Astrocytes are one of a number of different classes of supporting cells of the brain, and researchers here investigate how they might be involved in the progression of Alzheimer's disease - though with the caution they they are looking at early-onset Alzheimer's linked to specific mutations. These variants of the condition may be accelerated by processes that are not relevant in the more common form. Either way, Alzheimer's disease is an enormously complex condition; all cell types in the brain change their behavior or are impacted in some way by inflammation, rising levels of protein aggregates such as amyloid-β, or other aspects of aging. Separating cause and effect of the disease state from everything else is a challenging undertaking, not least because the animal species used in the laboratory do not naturally suffer any sort of condition resembling Alzheimer's. So there is always the question of whether or not the very artificial animal models of the disease are close enough to the human condition to steer research in the right direction. This is the case for the biology of astrocytes in particular, and so the researchers here adopt a more modern approach of generating cells for study from human patients.
Alzheimer's disease (AD) is the most common dementia type, with no treatment to slow down the progression of the disease currently available. The mechanisms of AD are poorly understood, and drug therapy has focused on restoring the normal function of neurons and microglia, i.e. cells mediating brain inflammation. The new study shows that astrocytes, also known as the housekeeping cells of the brain, promote the decline of neuron function in AD. The findings suggest that at least some familial forms of AD are strongly associated with irregular astrocyte function, which promotes brain inflammation and weakens neurons' energy production and signalling.
Astrocytes are important brain cells, as they support neurons in many different ways. Astrocytes are responsible, for example, for the energy production of the brain, ion and pH balance, and they regulate synapse formation, the connections between neurons. Recent evidence suggests that human astrocytes are very different from their rodent counterparts and thus, it would be essential to use human cells to study human diseases. However, the availability of human astrocytes for research has been very limited. The study used the induced pluripotent stem cell technology, which enables the generation of pluripotent stem cells from human skin fibroblasts. These induced stem cells can then be further differentiated to brain cells, e.g. neurons and astrocytes, with the same genetic background as the donor had. The study compared astrocytes from familial AD patients carrying a mutation in the presenilin 1 gene to astrocytes from healthy donors, and the effects of these cells on healthy neurons were also analysed.

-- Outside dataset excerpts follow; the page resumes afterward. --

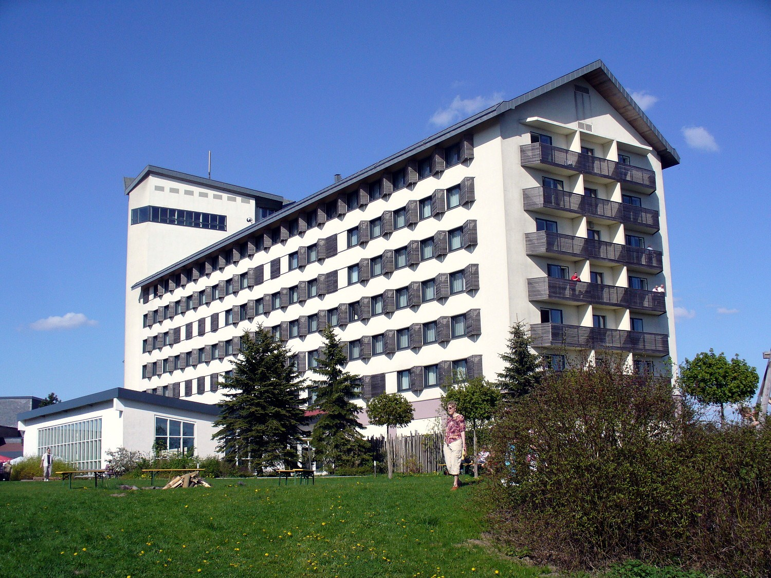 Ringberghotel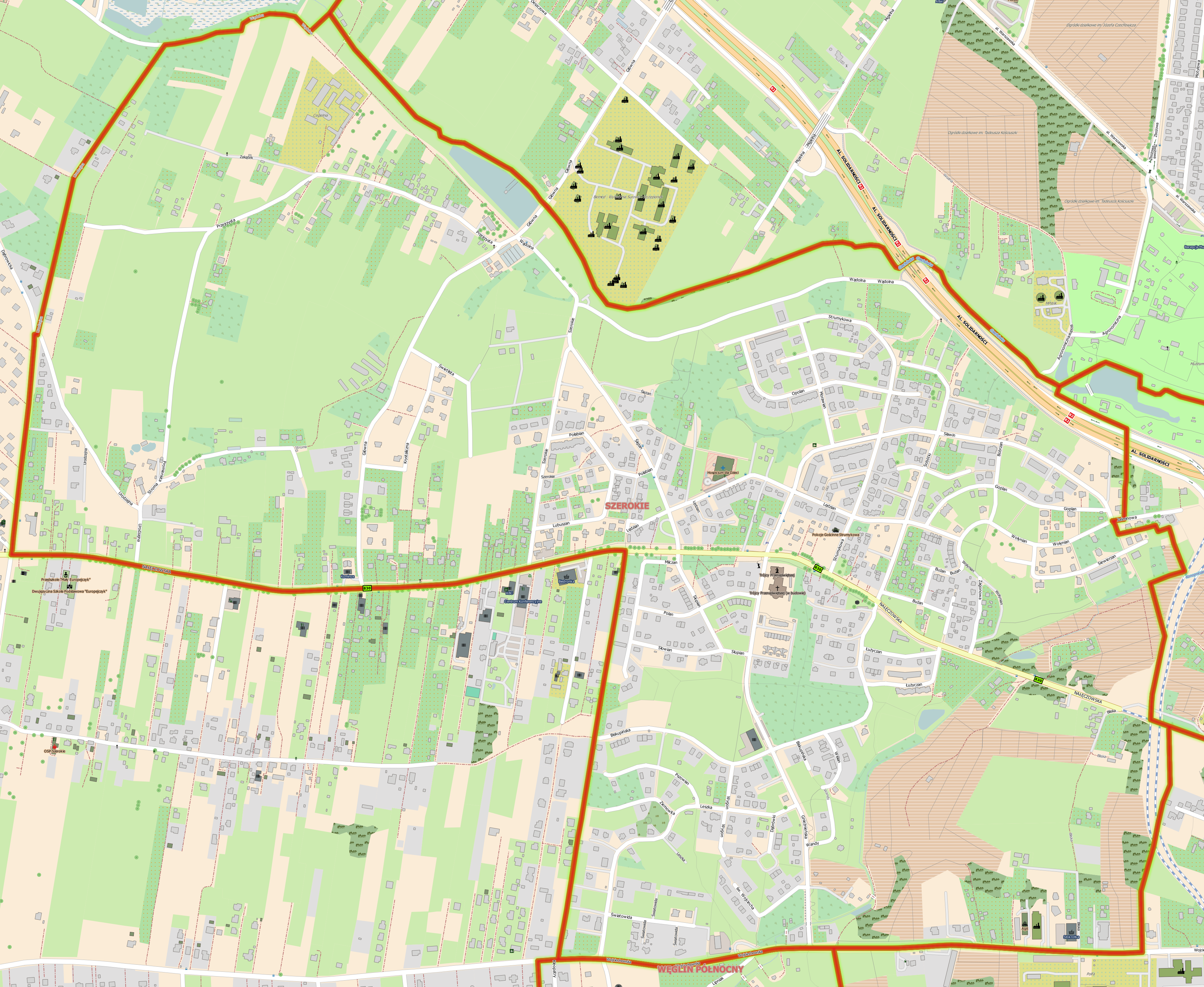 Plan dzielnicy Szerokie w Lublinie.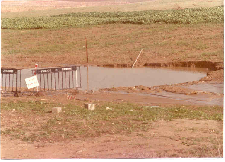 הבור שנפער במושב - דצמבר 1979.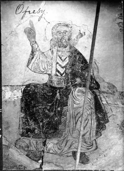 Kalkmålning i absiden. Detalj av mittpartiet. Kategori: (03) KalkmålningarKalkmålning i absiden. Detalj av mittpartiet.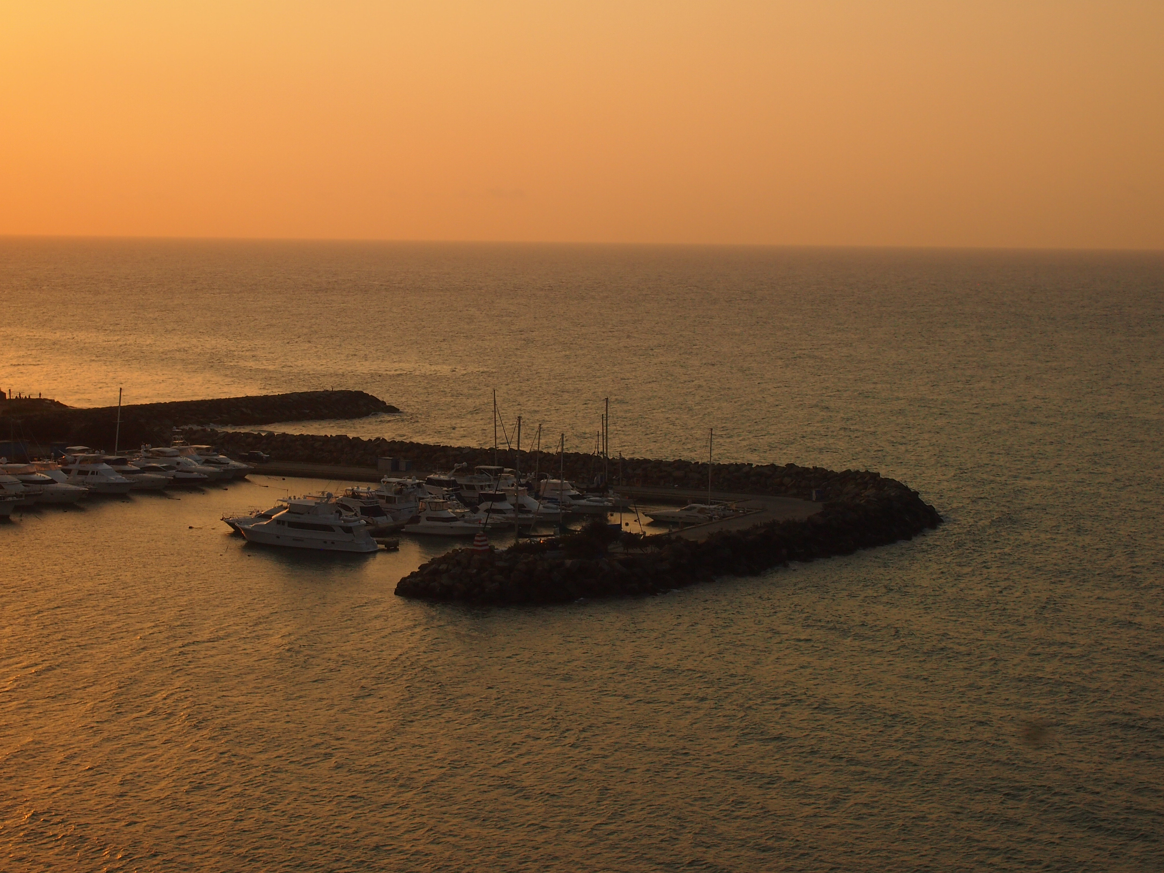 Venezuela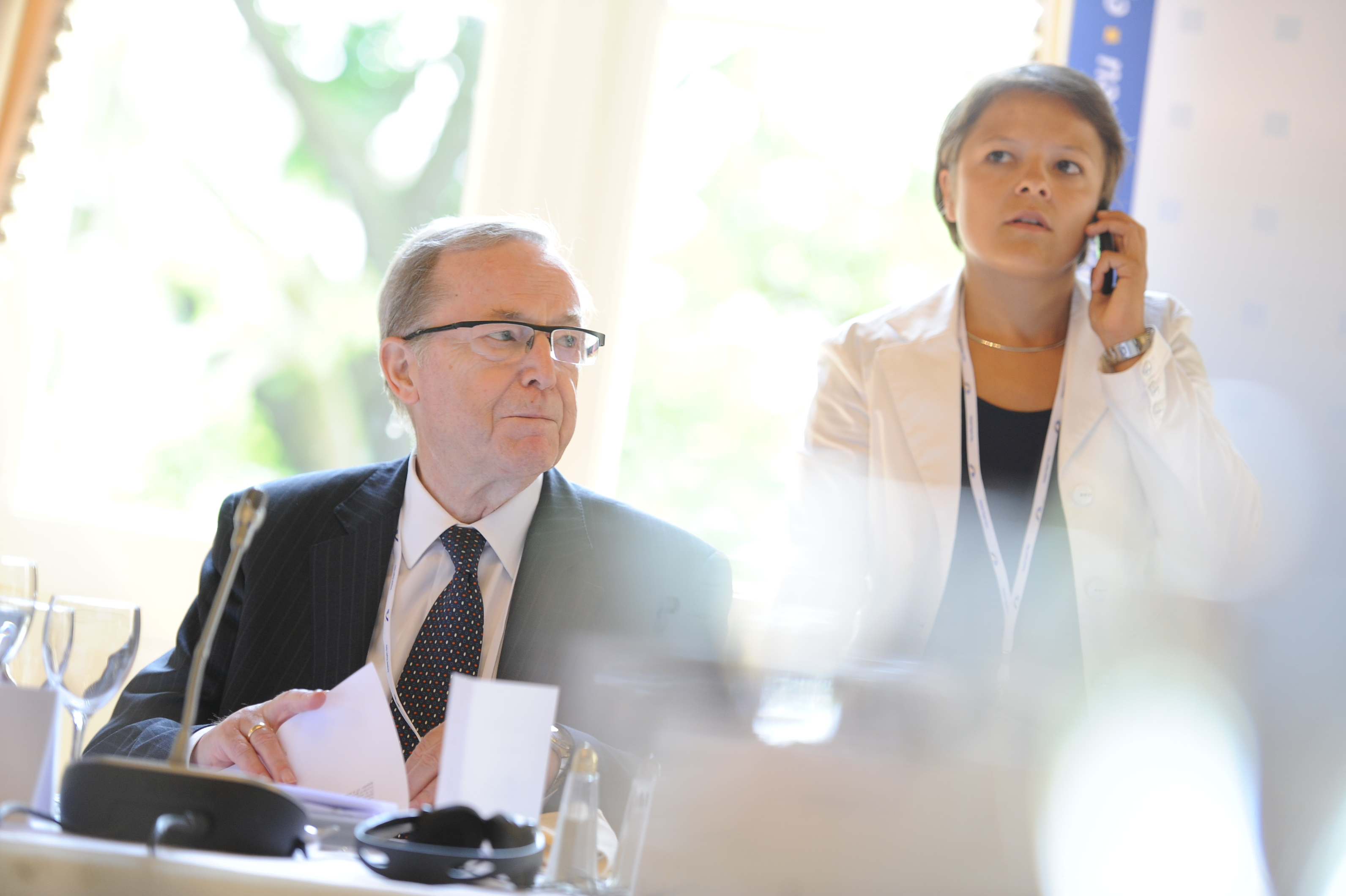 Wilfried Martens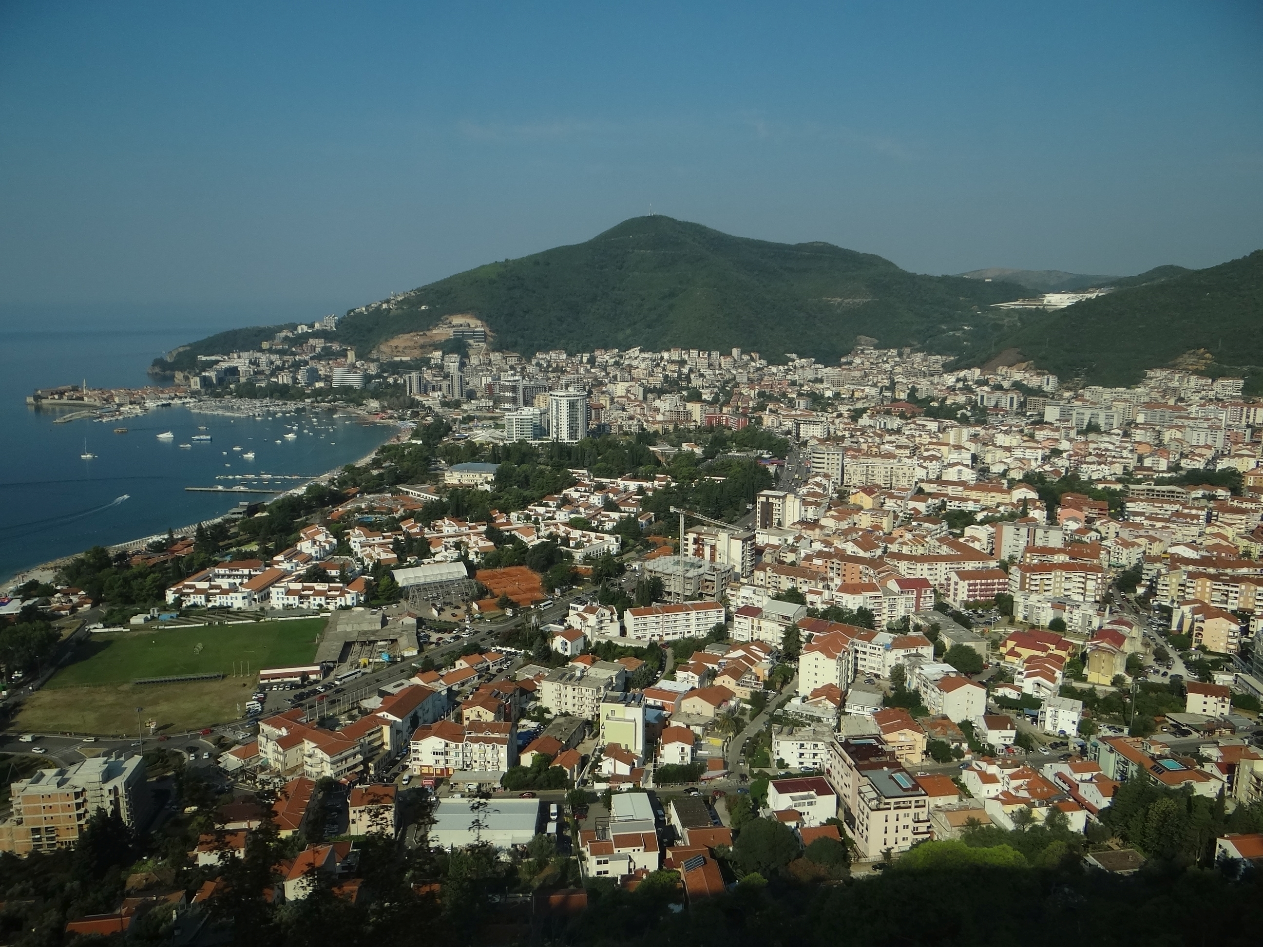 Budva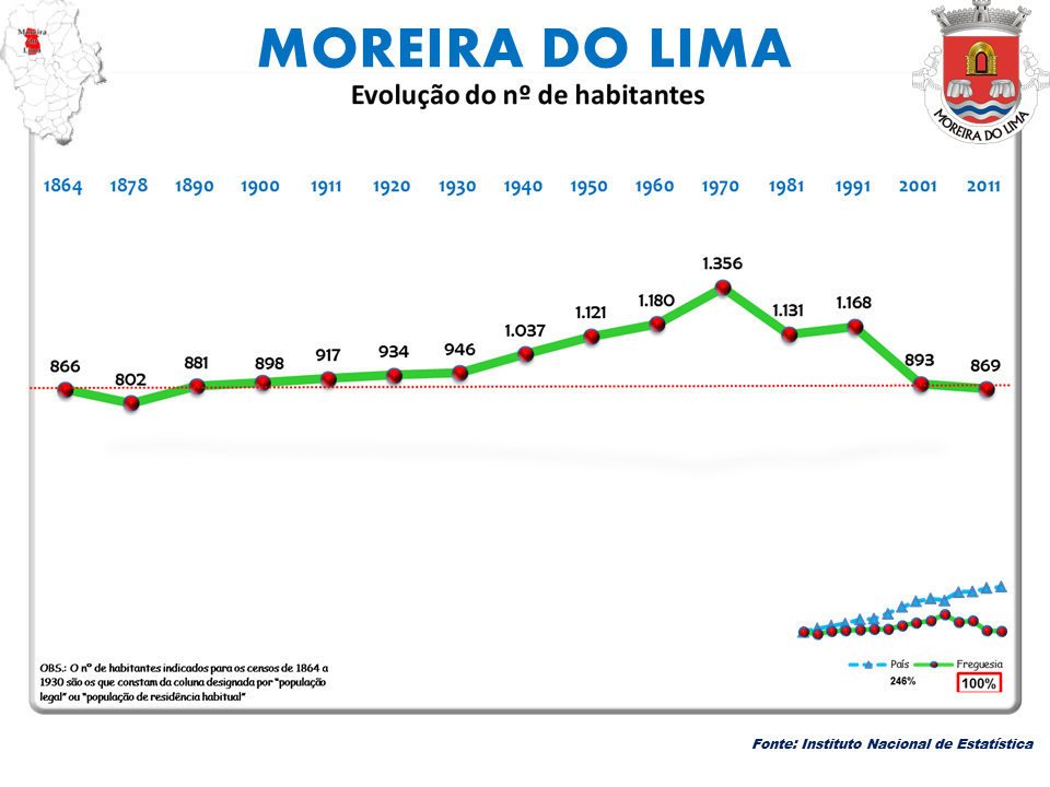 Cenos 1864/2011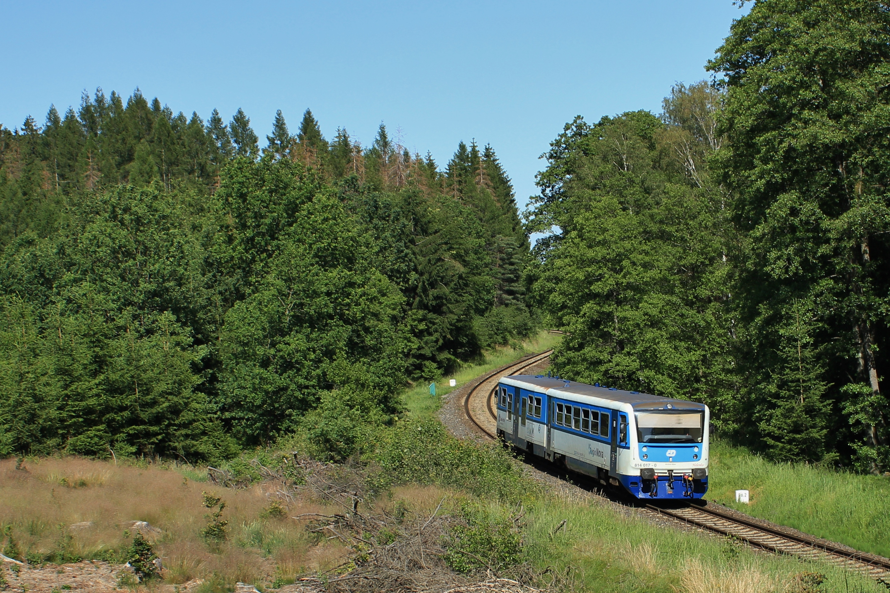 osbní vlak linky U8 DÚK, jednotka 814.016, 814

The researchers found out that astrocytes in patients with Alzheimer's disease produced significantly more beta-amyloid than astrocytes in persons without AD. Beta-amyloid is a toxic protein that is known to accumulate in the brains of AD patients. In addition, AD astrocytes secreted more cytokines, which are thought to mediate inflammation. AD astrocytes also showed alterations in their energy metabolism which likely led to increased production of reactive oxygen species and reduced production of lactate, an important energy substrate for neurons. Finally, when astrocytes were co-cultured with healthy neurons, AD astrocytes caused significant changes on the signaling activity of neurons when compared to healthy astrocytes.